Power generation

The earth is a giant solar driven entity, where nearly all life and physical processes are run by solar power. ‘What?’ you say, “but wind, waves and hydropower are different sources of energy!”. They are different forms of energy, but their source is still the sun.

An installation of solar panels on the roof of UiT, campus Tromsø

Different temperatures in different areas of the atmosphere leads to different pressures. The equalization of this pressure is what we experience as wind. And the sun is the source of these temperature differences. Hydropower is driven by rainfall, collected in vast reservoirs. The rainfall is a result of evaporated water, due to the sun heating oceans and moist land. Waves are actually a result of winds moving the sea, where the wind as mentioned is originating from sunshine.
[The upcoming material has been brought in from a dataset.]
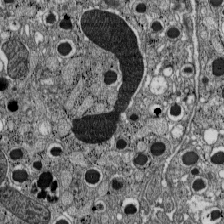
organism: C57BL Mouse
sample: Pancreatic islet

The only sources of power that are not solar are tidal forces, which in effect is ‘moon power’; the gravitational pull from the moon moves the oceans. And geothermal power, which is generated by the gravitational pressure of the earth, melting the innermost structures, and heating the earth from within.

In total, the sun provides about 10 000 times the amount of energy that is used globally in a year. In other words: If we stored all the energy from one hour of incoming sunshine,  we would have enough power to run the world for one year! This says all there is about whether or not it is possible to establish a modern society based on renewable sources. It is a question of solving the practical issues. This section will be updated with the research ARC is doing to solve these issues for arctic regions.